▶ Exercise brief:
Please repeat the entries below exactly as written, leaving out any images.

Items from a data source
++++++
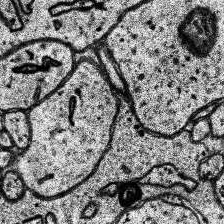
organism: Human
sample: Temporal Lobe
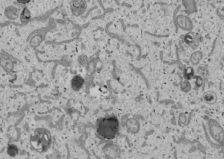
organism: Human
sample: Mitochondria in U2OS cells
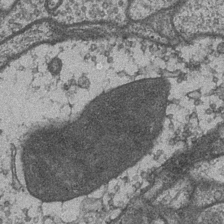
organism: Drosophila
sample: Optic medulla
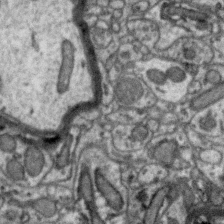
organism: Zebra finch
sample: Brain
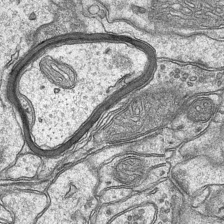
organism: Mouse
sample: CA1 Hippocampus
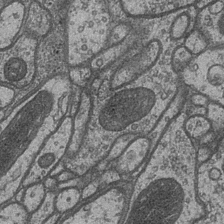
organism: Drosophila
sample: Optic medulla
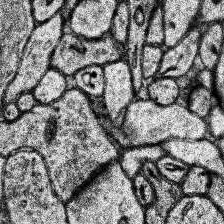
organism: Human
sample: Temporal Lobe
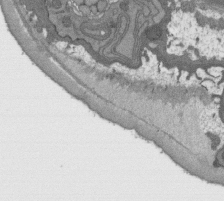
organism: C. elegans
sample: AFD neurons C. elegans
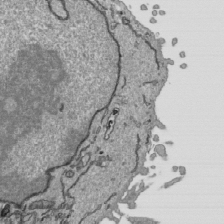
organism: Human
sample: Mitochondria in HCT116 cells
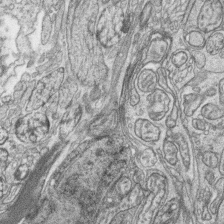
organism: Zebrafish
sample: synaptic ribbons in rod cells and cone cells
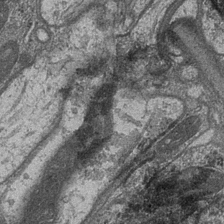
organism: Drosophila
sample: Optic medulla
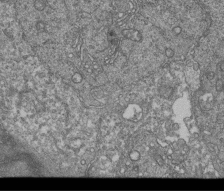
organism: Human
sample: Retinal organoid Rod and Cone cells
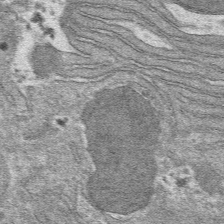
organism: Mouse
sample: Mouse hepatocytes
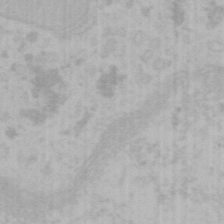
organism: Mouse
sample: Choroid plexus
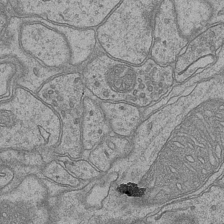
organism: Mouse
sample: CA1 Hippocampus
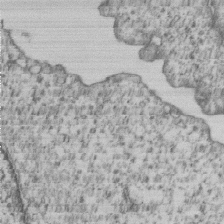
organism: Human
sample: MDA-MB-231 cells
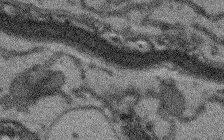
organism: Arabidopsis thaliana
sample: Root tip
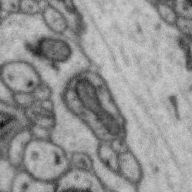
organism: Zebra finch
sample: Brain
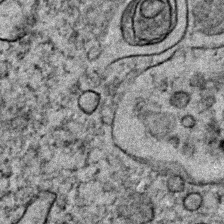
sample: Trachea
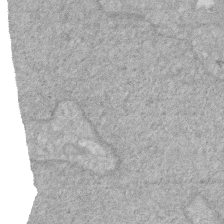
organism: Human
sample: HIV infected U937 cells
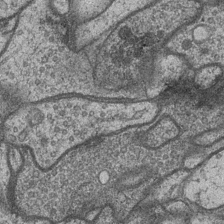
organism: Drosophila
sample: Optic medulla
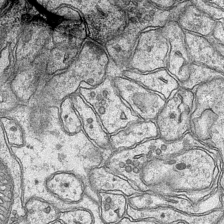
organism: Mouse
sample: CA1 Hippocampus
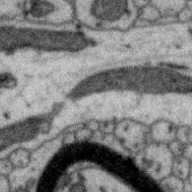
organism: Zebra finch
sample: Brain
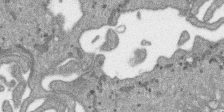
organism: Human
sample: Lung epithelial cells infected with SARS-CoV-2
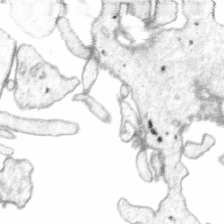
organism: Human
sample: HeLa cells
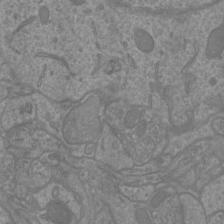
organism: Mouse
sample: Cortical neurons
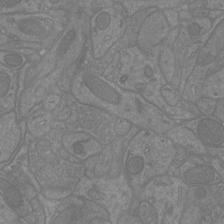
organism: Mouse
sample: Cortical neurons
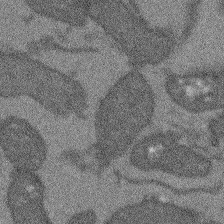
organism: Arabidopsis thaliana
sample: Root tip
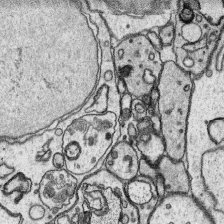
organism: Platynereis dumerilii
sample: Parapodia
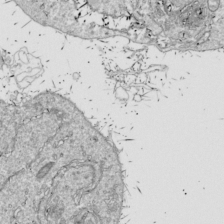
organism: Drosophila
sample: Cell division; meiosis; drosophila spermatocytes
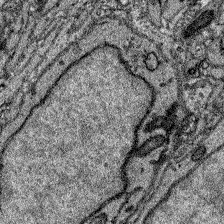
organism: Zebrafish
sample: Larval olfactory bulb
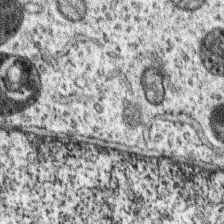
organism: Human
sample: HeLa cells
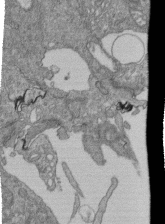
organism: Human
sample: Retinal organoid Rod and Cone cells
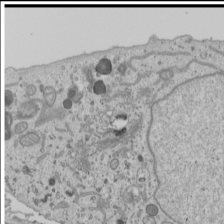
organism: Human
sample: Mitochondria in U2OS cells
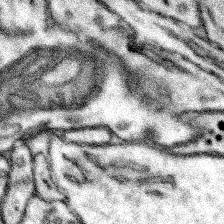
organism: Mouse
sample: Somatosensory cortex neuropil
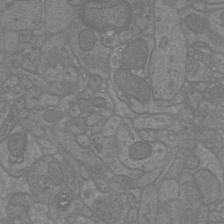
++++++
▶ Finished task:
organism: Human
sample: Temporal Lobe
organism: Human
sample: Mitochondria in U2OS cells
organism: Drosophila
sample: Optic medulla
organism: Zebra finch
sample: Brain
organism: Mouse
sample: CA1 Hippocampus
organism: Drosophila
sample: Optic medulla
organism: Human
sample: Temporal Lobe
organism: C. elegans
sample: AFD neurons C. elegans
organism: Human
sample: Mitochondria in HCT116 cells
organism: Zebrafish
sample: synaptic ribbons in rod cells and cone cells
organism: Drosophila
sample: Optic medulla
organism: Human
sample: Retinal organoid Rod and Cone cells
organism: Mouse
sample: Mouse hepatocytes
organism: Mouse
sample: Choroid plexus
organism: Mouse
sample: CA1 Hippocampus
organism: Human
sample: MDA-MB-231 cells
organism: Arabidopsis thaliana
sample: Root tip
organism: Zebra finch
sample: Brain
sample: Trachea
organism: Human
sample: HIV infected U937 cells
organism: Drosophila
sample: Optic medulla
organism: Mouse
sample: CA1 Hippocampus
organism: Zebra finch
sample: Brain
organism: Human
sample: Lung epithelial cells infected with SARS-CoV-2
organism: Human
sample: HeLa cells
organism: Mouse
sample: Cortical neurons
organism: Mouse
sample: Cortical neurons
organism: Arabidopsis thaliana
sample: Root tip
organism: Platynereis dumerilii
sample: Parapodia
organism: Drosophila
sample: Cell division; meiosis; drosophila spermatocytes
organism: Zebrafish
sample: Larval olfactory bulb
organism: Human
sample: HeLa cells
organism: Human
sample: Retinal organoid Rod and Cone cells
organism: Human
sample: Mitochondria in U2OS cells
organism: Mouse
sample: Somatosensory cortex neuropil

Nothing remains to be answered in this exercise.